¿El comercio de derechos de emisión incitará al proteccionismo?

CAMBRIDGE ­– Existe un serio peligro de que la adopción internacional de legislación sobre comercio de derechos de emisión para limitar las emisiones de dióxido de carbono desate una nueva ronda de medidas proteccionistas. Si bien apuntan a reducir el daño ambiental a largo plazo, las políticas de comercio de derechos de emisión podrían generar importantes efectos económicos nocivos en el corto plazo que se perpetuarían en el futuro.

La evidencia científica parece indicar que la acumulación de CO2 en la atmósfera como consecuencia de la incineración de combustibles fósiles (principalmente carbón, petróleo y gas natural) -sobre todo en producción de electricidad, transporte y varios procesos industriales- contribuye a un calentamiento global gradual, con efectos adversos a largo plazo en las condiciones de vida en todo el mundo.
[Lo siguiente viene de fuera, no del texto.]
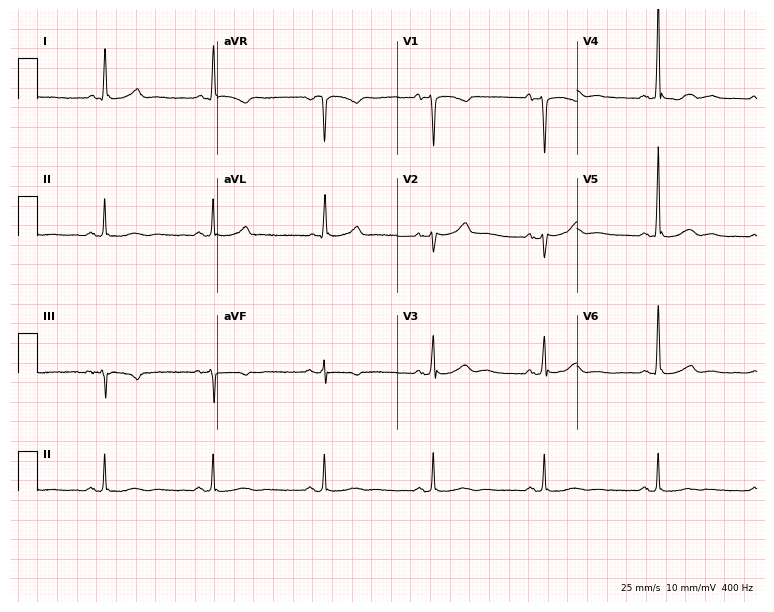
ECG — a female, 73 years old. Labelled as a normal ECG.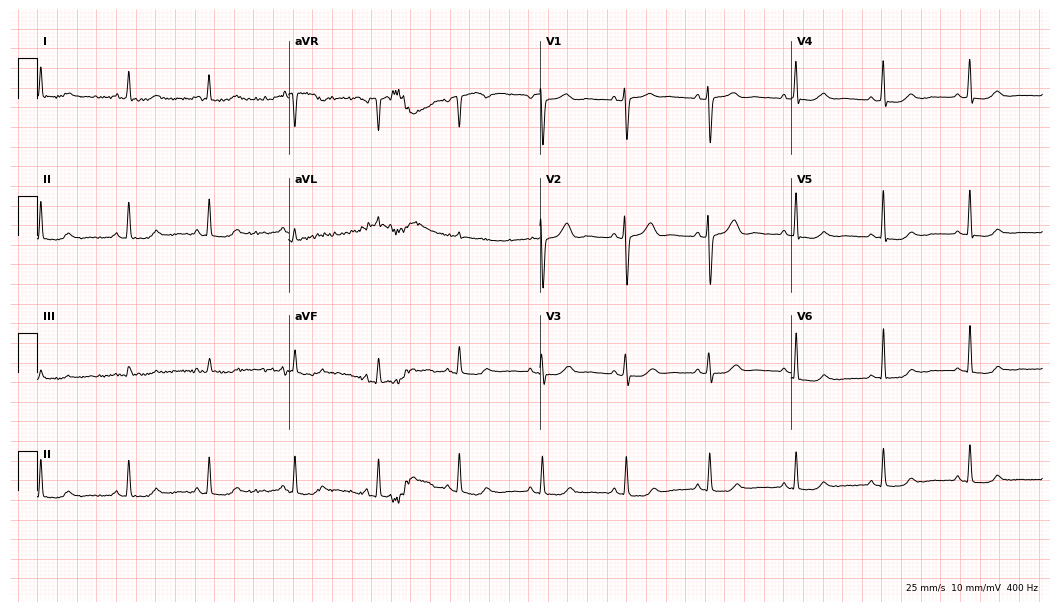
12-lead ECG from a 46-year-old female (10.2-second recording at 400 Hz). Recorded interpretation: within normal limits.

Con esto en mente se programó un encuentro de los representantes de más de 150 países en Copenhague en diciembre para discutir las maneras de reducir las emisiones de CO2.

Una sugerencia común es imponer un impuesto a todas las emisiones de CO2, que se les cobraría a las empresas que emiten CO2 en la producción, o que venden productos como gasolina que causan emisiones de CO2 cuando se los utiliza. Un impuesto de esta naturaleza haría que las empresas de electricidad y las firmas industriales adoptaran técnicas para reducir sus emisiones de CO2, siempre que el costo de hacerlo fuera inferior al impuesto que, de otra manera, tendrían que pagar.